Matahari sudah berada tepat diatas mereka, bahkan tidak ada angin yang bertiup. Tempat itu benar-benar lebih kacau dari sebelum Tim X datang dan berhasil menangkap Tetia. Gaia memperhatikan puing-puing bebatuan, sesekali ia masuk ke dalam rumah yang kosong.

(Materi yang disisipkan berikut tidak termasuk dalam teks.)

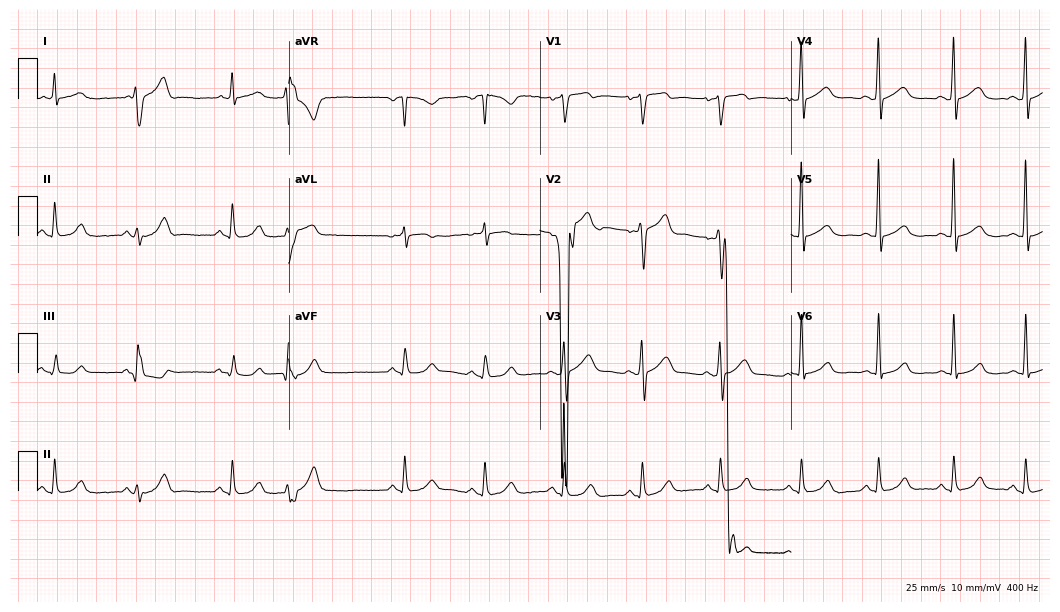
ECG (10.2-second recording at 400 Hz) — a 54-year-old man. Screened for six findings — first-degree AV block, right bundle branch block (RBBB), left bundle branch block (LBBB), sinus bradycardia, atrial fibrillation (AF), sinus tachycardia — none is recorded.
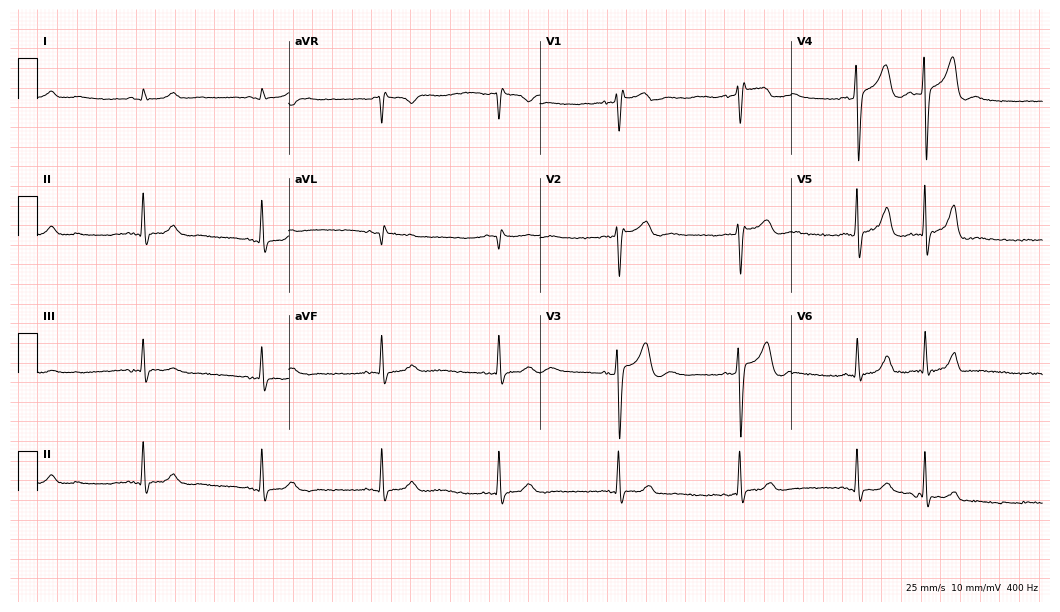
Electrocardiogram (10.2-second recording at 400 Hz), a male, 83 years old. Of the six screened findings (first-degree AV block, right bundle branch block, left bundle branch block, sinus bradycardia, atrial fibrillation, sinus tachycardia), none is recorded. Findings outside these six are not listed.
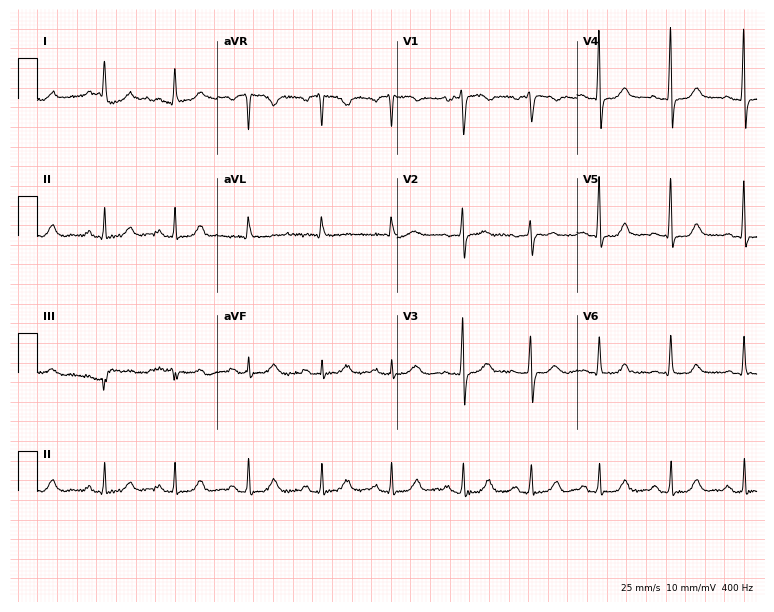
12-lead ECG (7.3-second recording at 400 Hz) from a 49-year-old female patient. Screened for six findings — first-degree AV block, right bundle branch block, left bundle branch block, sinus bradycardia, atrial fibrillation, sinus tachycardia — none is recorded. Other findings, if any, are not listed.
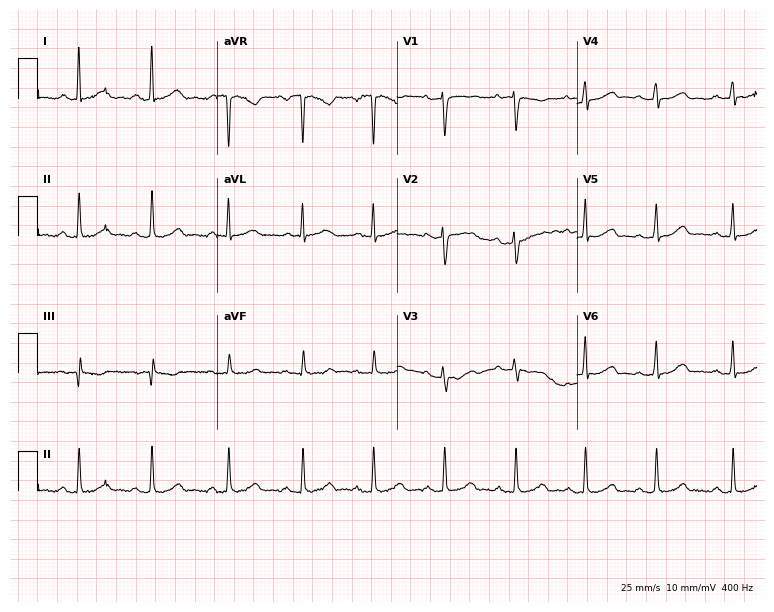
ECG (7.3-second recording at 400 Hz) — a woman, 41 years old. Screened for six findings — first-degree AV block, right bundle branch block, left bundle branch block, sinus bradycardia, atrial fibrillation, sinus tachycardia — none is recorded.
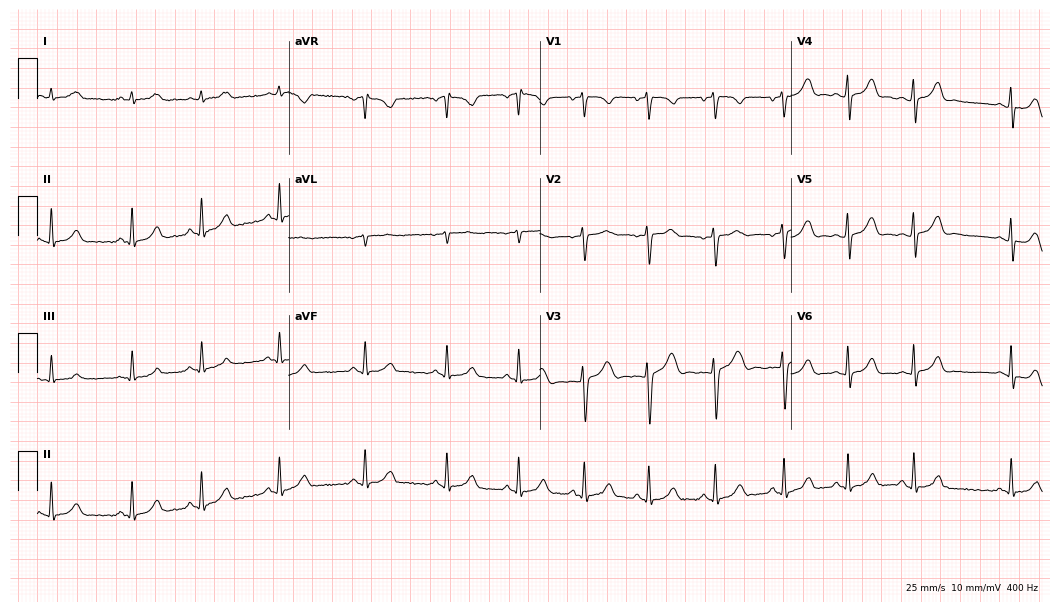
Resting 12-lead electrocardiogram. Patient: a female, 26 years old. None of these six findings is recorded: first-degree AV block, right bundle branch block, left bundle branch block, sinus bradycardia, atrial fibrillation, sinus tachycardia.
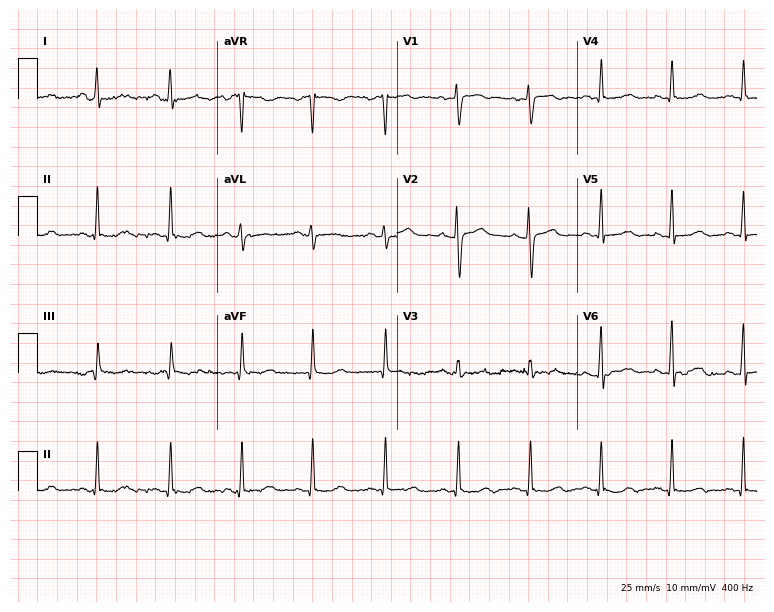
12-lead ECG (7.3-second recording at 400 Hz) from a 33-year-old woman. Screened for six findings — first-degree AV block, right bundle branch block (RBBB), left bundle branch block (LBBB), sinus bradycardia, atrial fibrillation (AF), sinus tachycardia — none is recorded.
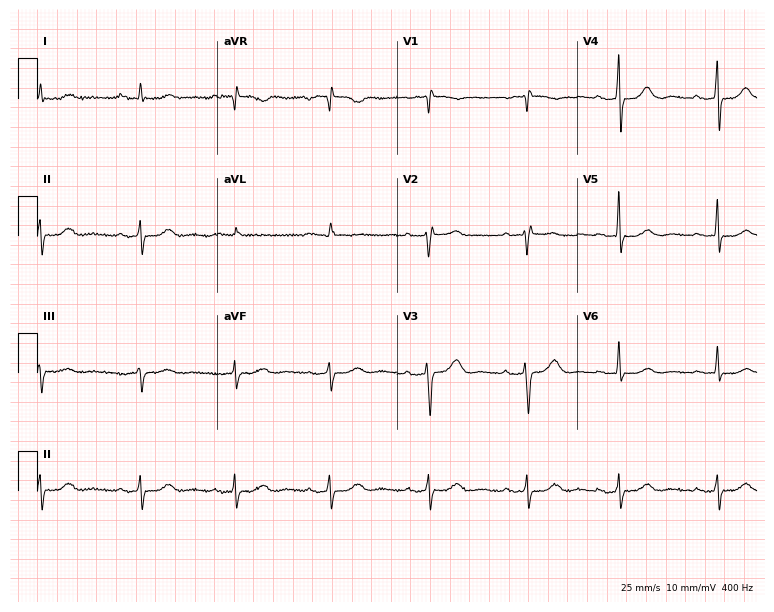
Standard 12-lead ECG recorded from a 17-year-old female patient. Read as a normal ECG.
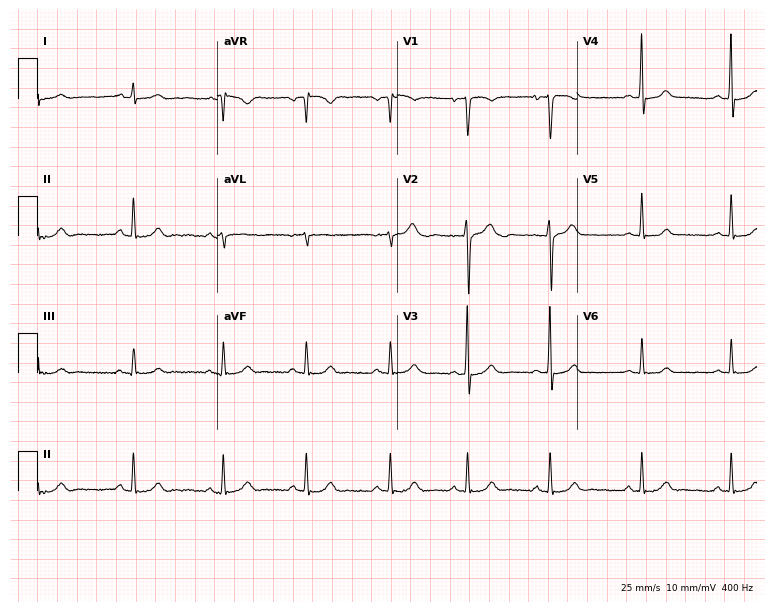
ECG (7.3-second recording at 400 Hz) — a male patient, 19 years old. Labelled as a normal ECG.
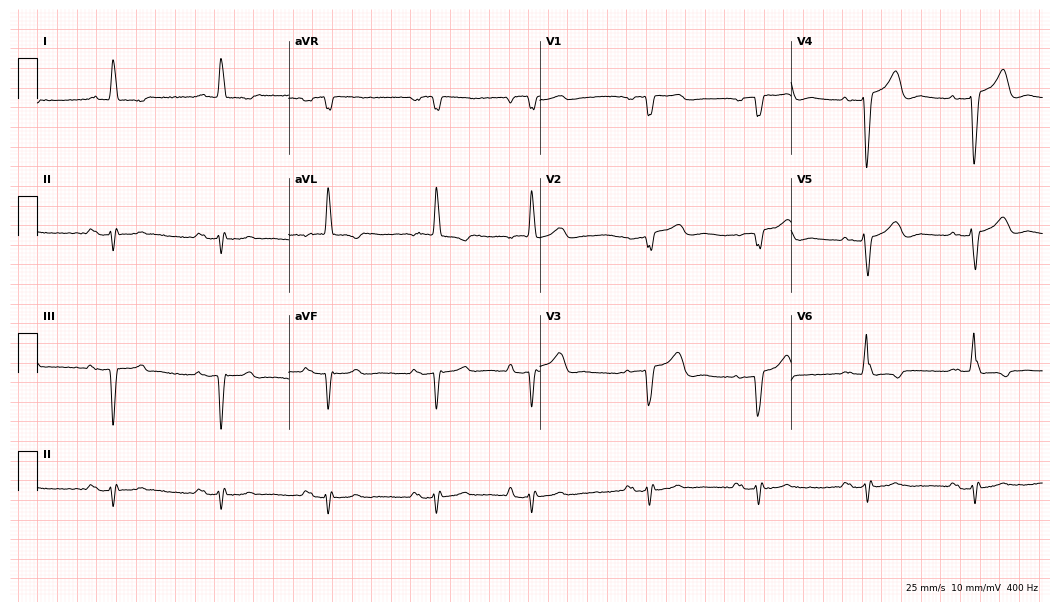
Standard 12-lead ECG recorded from a male, 74 years old. The tracing shows first-degree AV block.
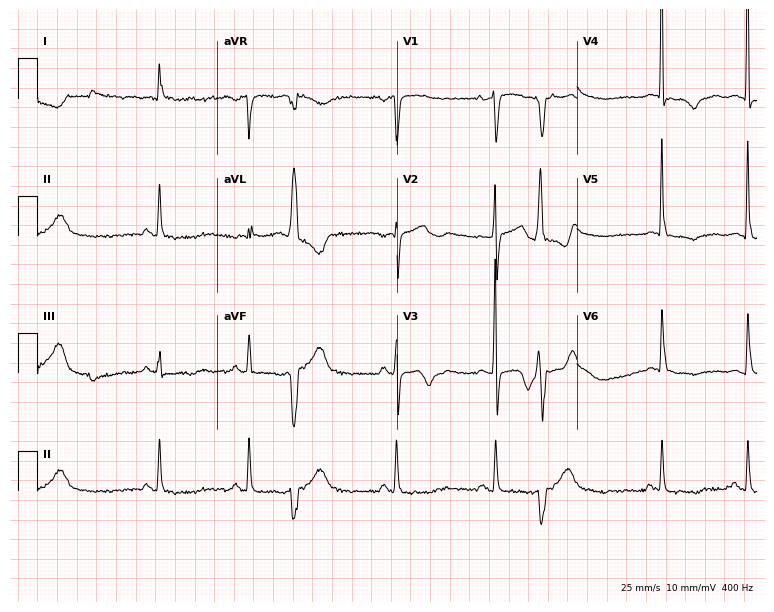
12-lead ECG from a woman, 84 years old. No first-degree AV block, right bundle branch block, left bundle branch block, sinus bradycardia, atrial fibrillation or sinus tachycardia recorded for this tracing.
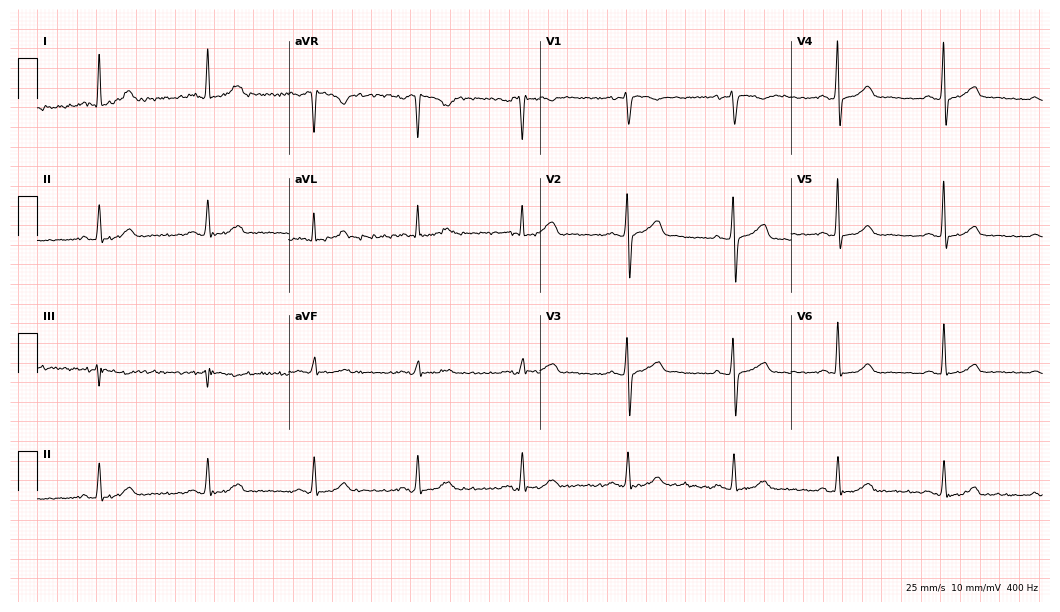
12-lead ECG from a female patient, 49 years old. Recorded interpretation: within normal limits.
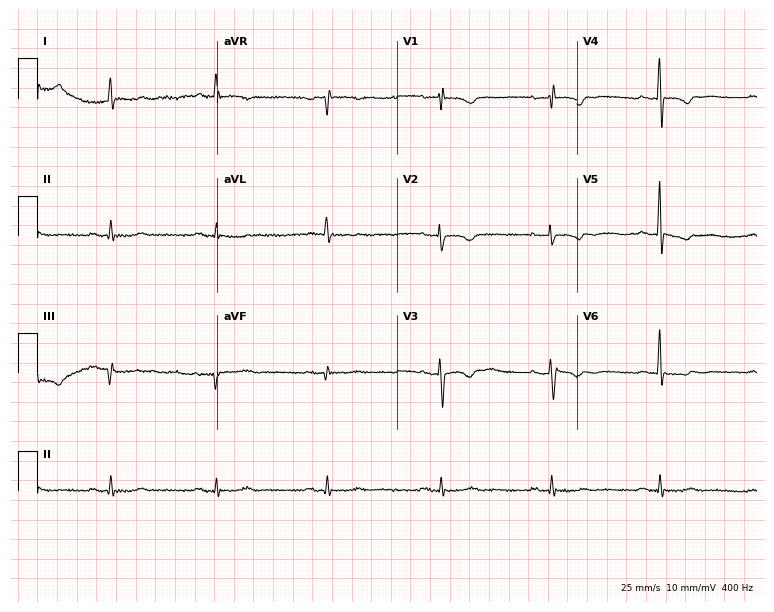
Resting 12-lead electrocardiogram (7.3-second recording at 400 Hz). Patient: a female, 76 years old. Read as a normal ECG.
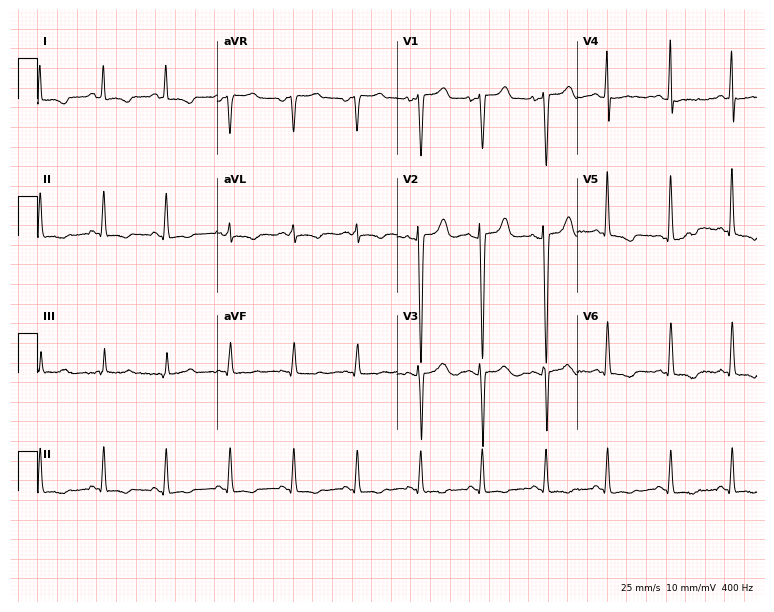
Standard 12-lead ECG recorded from a 38-year-old female. None of these six findings is recorded: first-degree AV block, right bundle branch block, left bundle branch block, sinus bradycardia, atrial fibrillation, sinus tachycardia. Only these six findings were labelled.
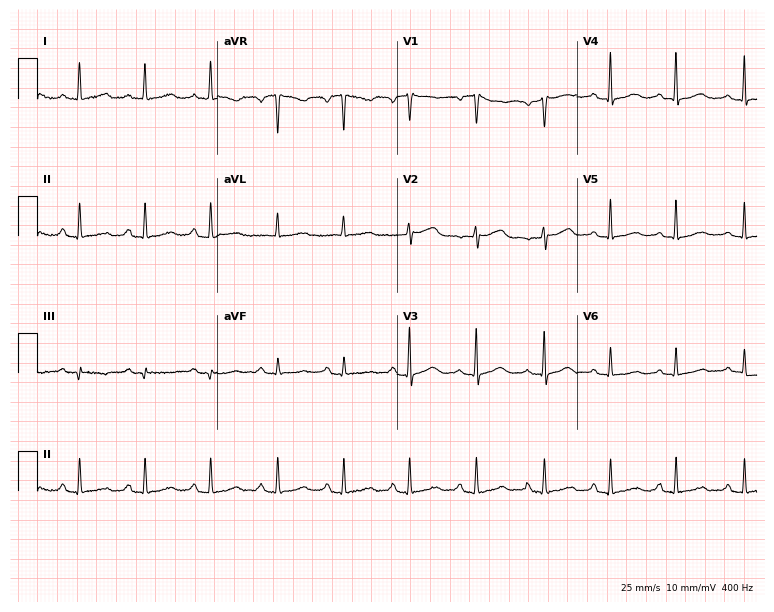
Electrocardiogram, a female patient, 64 years old. Overall reading on record: normal ECG.
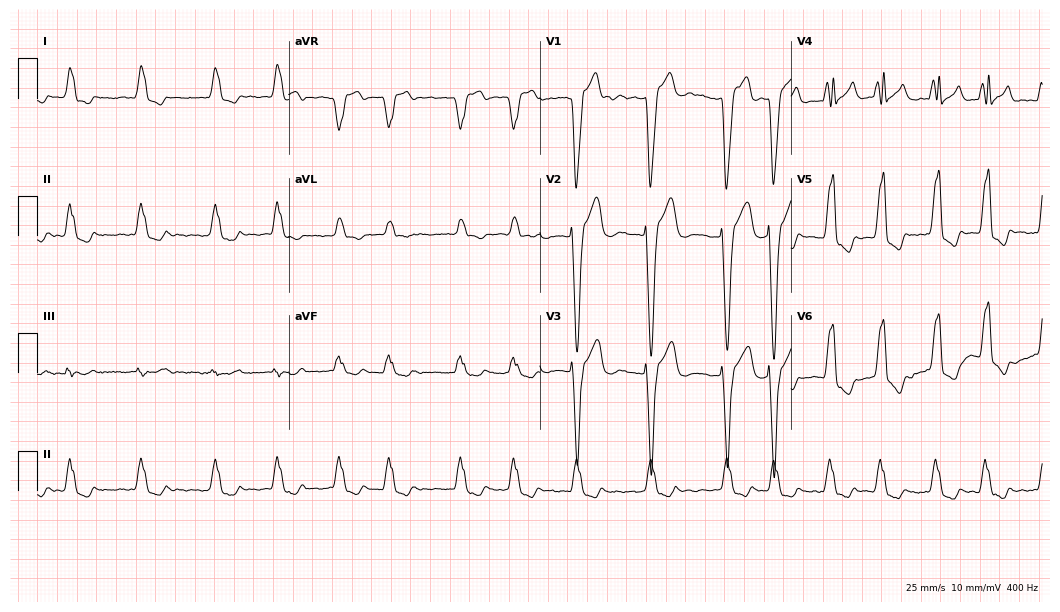
Electrocardiogram, a 78-year-old male patient. Interpretation includes left bundle branch block (LBBB), atrial fibrillation (AF).
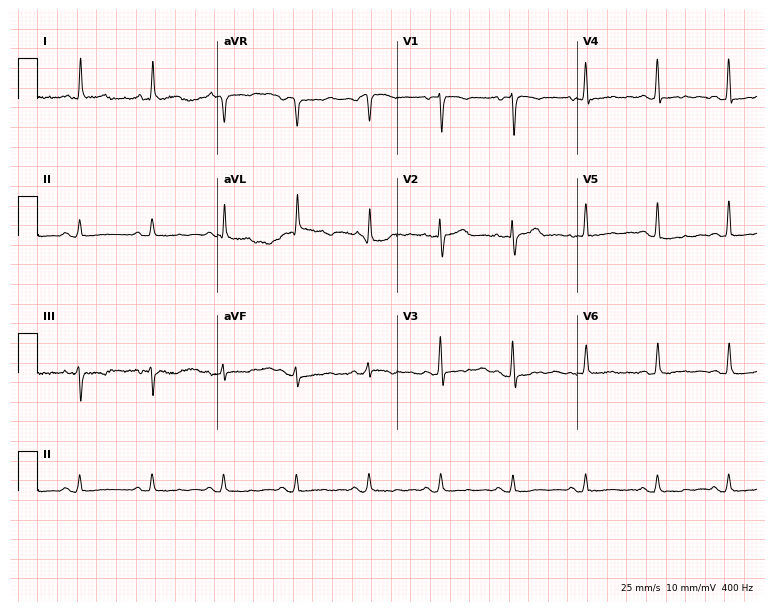
Resting 12-lead electrocardiogram (7.3-second recording at 400 Hz). Patient: a female, 77 years old. None of these six findings is recorded: first-degree AV block, right bundle branch block (RBBB), left bundle branch block (LBBB), sinus bradycardia, atrial fibrillation (AF), sinus tachycardia. Other findings, if any, are not listed.

Tapi ia belum menemukan apapun, informasi yang ia dapatkan Tetia berada di dunia manusia, bahkan Gaia tak habis pikir untuk apa Tetia bekerja sama dengan manusia? Apa sebenarnya yang sedang ia lakukan? Bahkan ayahnya sendiri, tidak banyak memberikan informasi. Mulut ayahnya masih tertutup rapat, dan hanya memberikan perintah untuk membawa pulang Tetia.

"Huhhhh... disini panas sekali. Aku heran dengan para manusia. Kenapa mereka tampak tidak peduli dengan dunia mereka yang semakin panas." Eros terus menggerakkan tangannya. berharap ada banyak angin yang bisa menimpa tubuhnya yang sudah mulai berkeringat.

"Gaia, boleh kugunakan mantraku?" Eros melihat Gaia yang masih menatap gurun pasir yang sangat luas.

Gaia hanya memberikan tatapannya yang tajam ke arah Eros, yang langsung membuatnya terbungkam dan tidak berani lagi untuk melanjutkan keluhannya. "Gaia disini. aku menemukan sesuatu." Teriak Evander dari kejauhan.

Mereka berdua pun langsung mendekati Evander, yang tampak menunjuk sesuatu. "Apa ini? Jejak Tetia?" Tanya Gaia penasaran, ikut memandang arah yang ditunjuk oleh Evander. Evander menyentuh semacam lendir yang mengering dan bercampur dengan pasir.

"Dia merubah wujudnya, dan dia sedang terluka." Ucap Evander sambil mengendus pasir yang ia genggam.

"Apa dia benar-benar terluka?" Gaia mulai terlihat khawatir kemudian melirik ke arah Eros. "Eros, bisa kau lakukan sekarang. Waktu kita tidak banyak." Perintah Gaia, Eros pun langsung memberikan senyumannya yang lebar.